Telefonumu elime aldım ve ne yazacağımı düşündüm. 'Seni çok özledim.'? Çok klasik olurdu. Aklıma bir şey geldiğinde yazmaya başladım. Ve mesajı gönderdim.

"Kutay,somut kapüşonunun üstüne soyut bir kopüşon daha ekledin. Kendini iyice görünmez yaptın Kutay. Kendinide,düşüncelerinide." yazmıştım ve vereceği cevabı merak ediyordum.

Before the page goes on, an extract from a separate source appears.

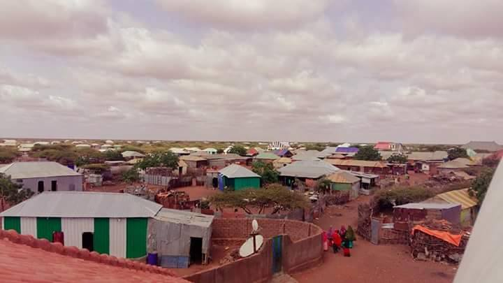 Soomaaliga: Maabaan2 waxaa qaaday oday guriceel
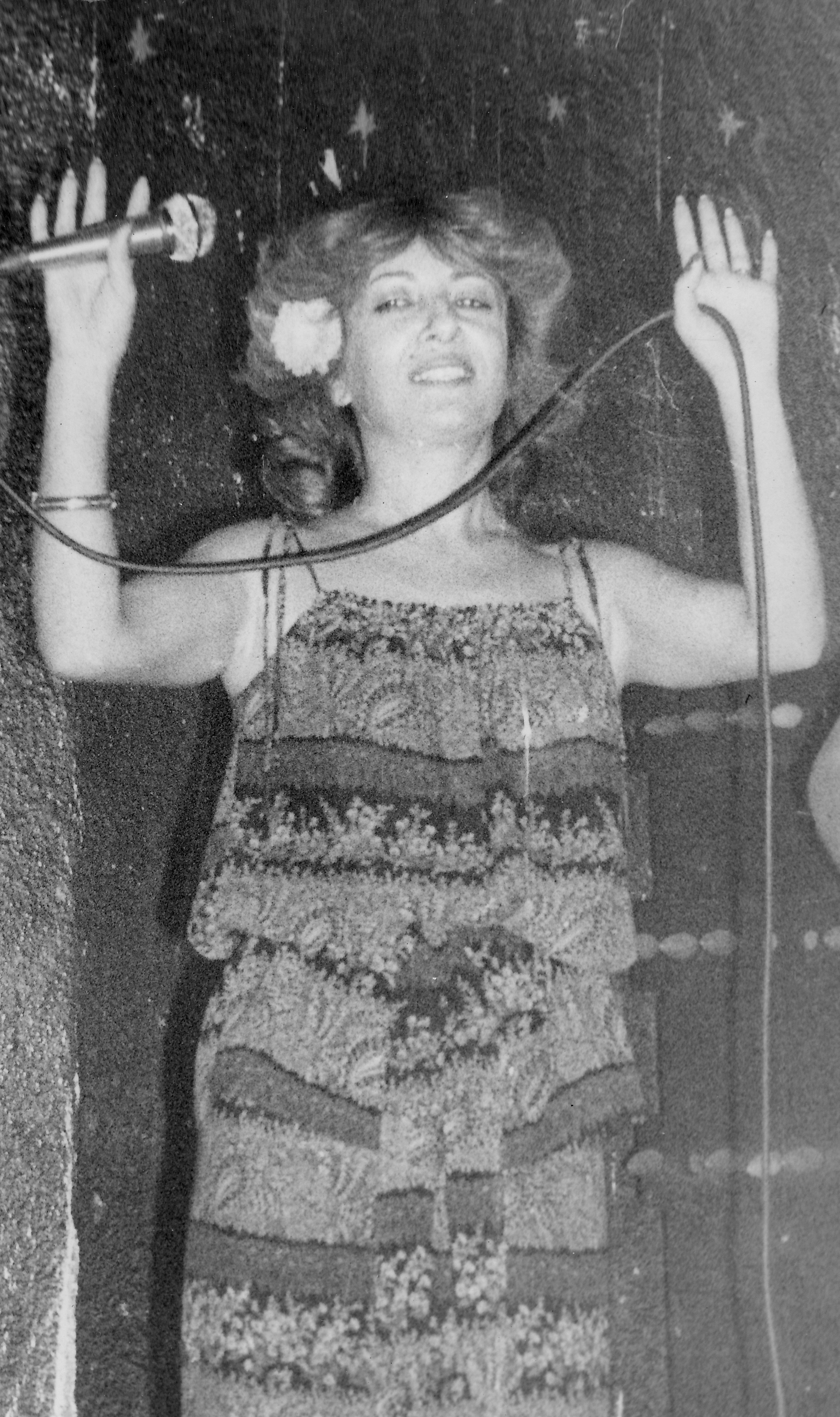 Voditeljka Danka Novović na Filmskim susretima u Nišu 1984. godine

Rahatlamak amacıyla duşa girdim. Su bedenimden akıp giderken yine ve yine Kutay'ı düşünüyordum. Ne olacaktı bizim halimiz? Hep o bana mesaj atacak bende onun yüzünü mü merak edecektim.

Duştan çıktım ve saçlarımı kurutmaya başladım. Üstümü de giydikten sonra odama girdiğimde karşımda birden Doğa'yı görmem, küçük bir çığlık atmama neden oldu. Açıkçası bu kızı anlamıyordum. Daha geçen gün evimin önünde bağıran kız, şimdi burda me arıyordu? Doğa ayağa kalktı ve sarıldık.

"Korkma kızım. Naber ?"

"İyi."diye yalan söyledim."Sen ?"

"İyi. Senden bir şey isteyeceğim Gece."

"Tabii?"dedim ve ne söyleyeceğinin merakı içinde bekledim.

"Bana Haktan'ı anlatır mısın? Daha doğrusu aranızda geçen ilişkiden bahseder misin?"dedi ve o tatlı gülümsemesini yüzüne yerleştirdi.

Açıkçası bende bu konuya açıklık getirmek istiyordum.

"Olur. Ama kahve eşliğinde daha iyi olur." diyerek elinden tuttum ve onu mutfağa sürükledim.